Posted by on 15 juin 2021
Backdrops to a riot: JR on how his confrontational street art went global
Migrants, Mayra, Picnic Across the Border … spanning the US-Mexican border at Tecate, 2017.
Migrants, Mayra, Picnic Across the Border … spanning the US-Mexican border at Tecate, 2017. Photograph: JR-art.net

His portraits of his Paris neighbourhood summed up its residents’ anger. Now his subversive installations straddle borders, float on boats and envelop favelas. We speak to the elusive artist

 

“I didn’t spend enough time in school for any of the teachers to remember me. The only role models I had were the guys in the neighbourhood doing graffiti,” reflects JR, on his journey from street-smart tagger to world-famous conceptual artist. “I guess what’s nice is now, at 38, I can tell my mother I am not a vandal but an artist.”
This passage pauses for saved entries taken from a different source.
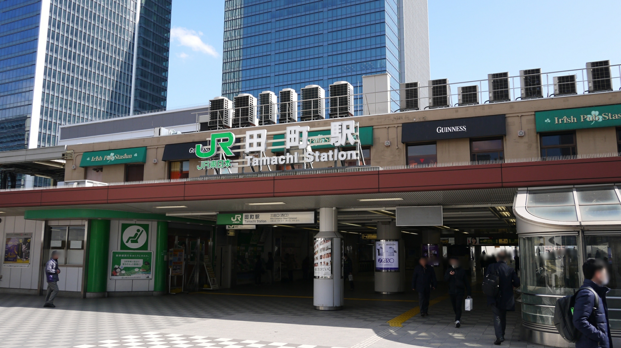 田町駅入口
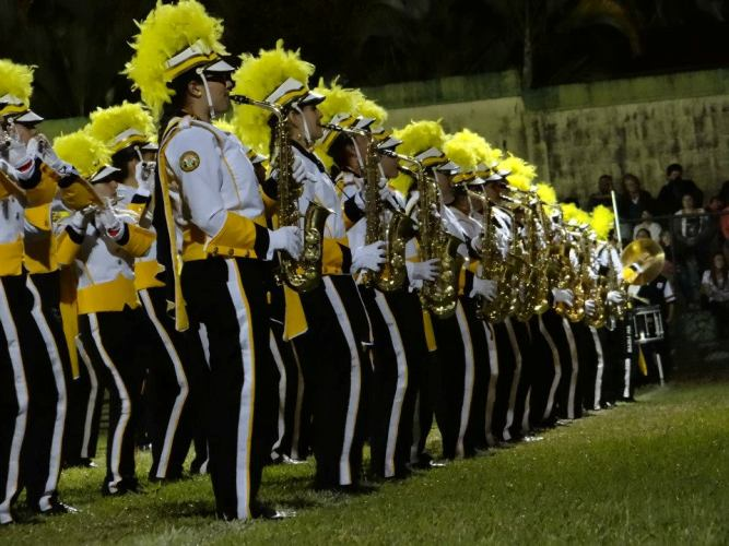 Banda Municipal de Acosta, Costa Rica.
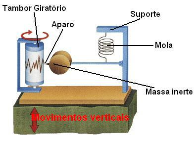 Autor: José Rebelo Baseado em Descobrir Ciências
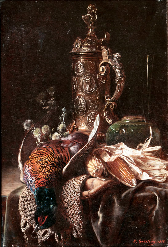 Prunkstilleben mit Humpen und Fasan
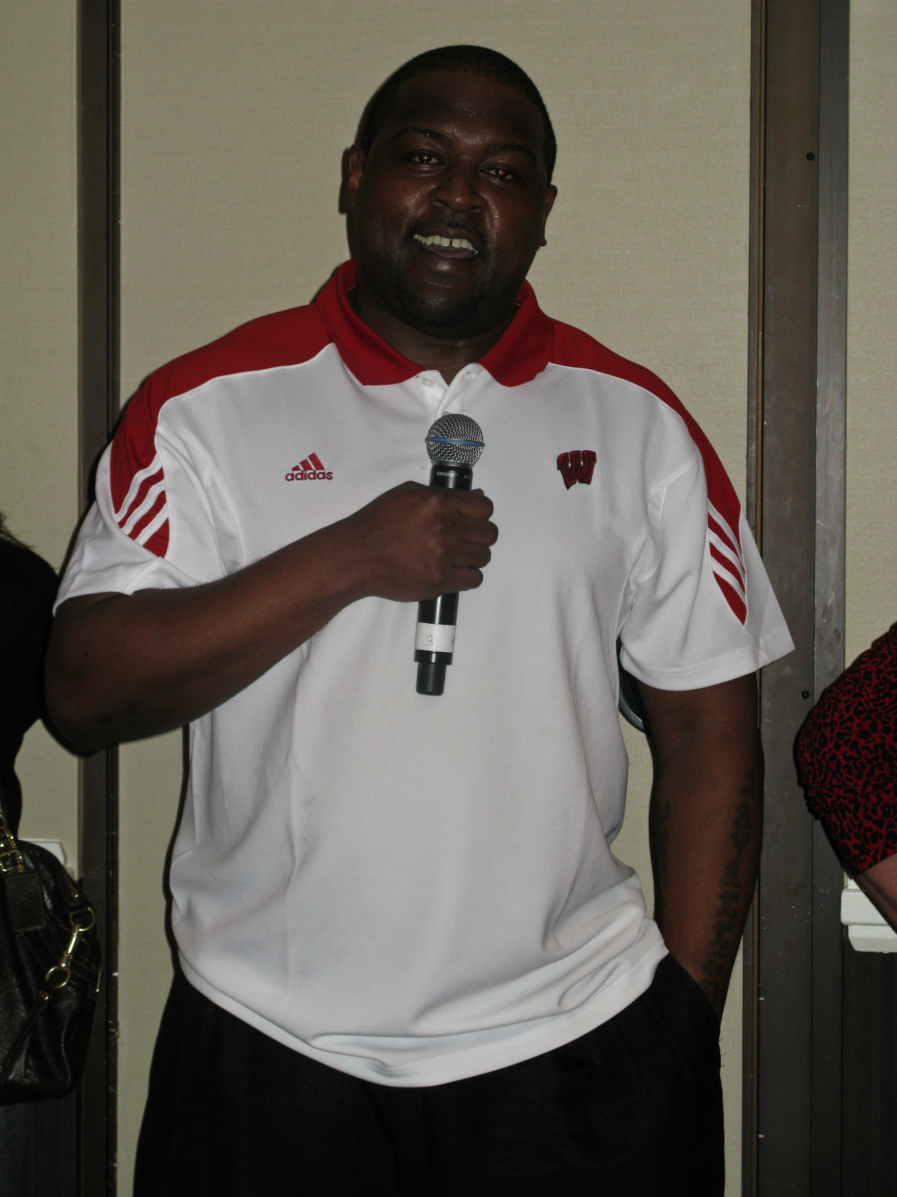 Ron Dayne 2010

The career trajectory of the first-generation Frenchman, who refuses to publicly reveal his real name, has been fascinating to observe. With a mother from eastern Europe and a father from Tunisia, JR grew up on the wrong side of the Périphérique, a ring-road that acts as a barrier between the middle-class districts of central Paris and the concrete jungle of project buildings on the city’s outskirts that are home to a largely immigrant population. “It was tough, but there was always such a great sense of community,” he says from a plush art studio that’s only a few minutes away from the Parisian grave of Jim Morrison. “Doing graffiti meant that I had to have eyes in the back of my head. Even today, I am always naturally looking around [for the police].”

JR spent much of his childhood being chased by law enforcement angered at the noxious smell of his paint fumes, yet he managed to turn his raw connection to the street into a successful career that has been weighted on turning real-life communities into living, breathing art installations.